Isabelle Bracamonte wrote:

> I, and you, are being trained to stick out of a chorus
> -- to cut through the big ensembles. If, for example,
> I end up full-blown spinto at some point, I'm not
> going to want to "blend" when Susannah and Aida are
> singing full-blown lines right through a huge onstage
> chorus. In Floyd's preaching scene, the chorus swells
> up to a forte and Susannah cleaves right through them
> with her "No"s -- and it's upper middle singing, right
> through their upper-middle singing. Singers have to
> be trained to pierce through a chorus; why are you
> sabotaging your training, especially before your
> technique is stable, by teaching yourself NOT to stick
> out of a group?

Because it's not an either/or situation, Isabelle. I can do both (or I
could when I was still singing) and I worked with plenty of others who
could.

> Duets and ensembles are still a matter of "cutting"
> singing -- listen to any Cosi ensemble; you can pick
> out every voice individually at every point.

Well, there are places where you shouldn't be able to. Where the music
is truly homophonic (I don't have Cosi in front of me at the moment, but
some parts of the Magic Flute spring to mind, particularly the three
ladies) there is a particular magic in hearing this single instrument
which is "the 3 ladies". In music like this you are no different from a
player in a string quartet, where the basic instrumental sound is all
the same, or a wind quintet where each instrument has a distinctive
tone. Instrumentalists in such groups can all cat through where the
music demands, yet listen to any professional chamber group and you will
hear them at times play "as one instrument". Yet, if you're musical, you
will still be able to distinguish the individual musical line.

Some ensemble writing is almost impossible to blend. Why do you think
the last solo lines of Beethoven's ninth symphony nearly always sound so
bloody awful? I _have_ heard it sound beautifully blended, but rarely -
it's usually sung by four soloists chosen for their _individual_
qualities who have been allowed by the conductor to do their own thing.
It's certainly partly Beethoven's fault, he did write some rather iffy
sonorities at times when he was deaf - though I wonder how the singers
in his day would have sounded in this passage.

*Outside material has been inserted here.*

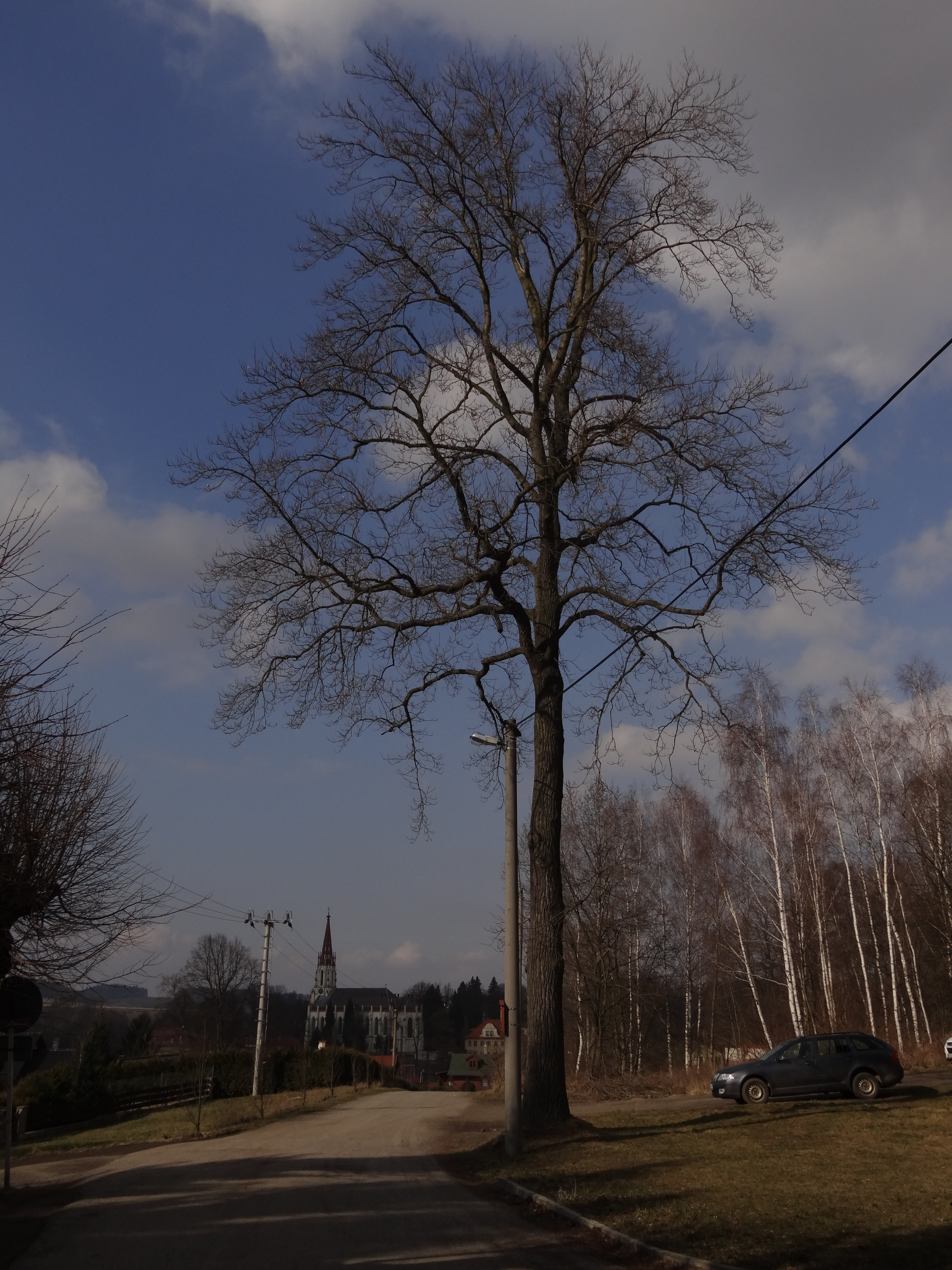 Památný liliovník tulipánokvětý v Chrastavě u hřbitova (Hřbitovní ul.)

> Or you can sing everything correctly, with ring and
> cut, and practice seeing if you can (at the same
> dynamic level as everyone else) stick out anyway.
> Then when your director glares at you, say, "But I
> have a naturally large instrument, I am a future
> Butterfly/ Radames/Eboli/Wotan!" This tactic will
> arouse the jealousy of your fellow students and the
> ire of the director,

...who, of course, understands nothing whatever about singing, certainly
by comparison with the students. I really don't know why this numbskull
was appointed (continued on p.94).

I'm sorry. My immediate reaction as that director would be "this student
has an ego problem"


> I just think it's a waste of time. Opera chorus is
> not so bad, since everyone in it is a trained singer
> and directors have usually given up on the blend thing
> and stick to staging (at least at San Francisco Opera,
> where the chorus sounds horrible most of the time and
> you can hear individual voices sticking out all over
> the place).

So what point are you making here? That the horrible-sounding chorus
full of aspiring soloists is a worthy thing to aspire to? Why is it "not
so bad"?

If these singers never get any further than the chorus, then maybe that
page-turning option would have been better.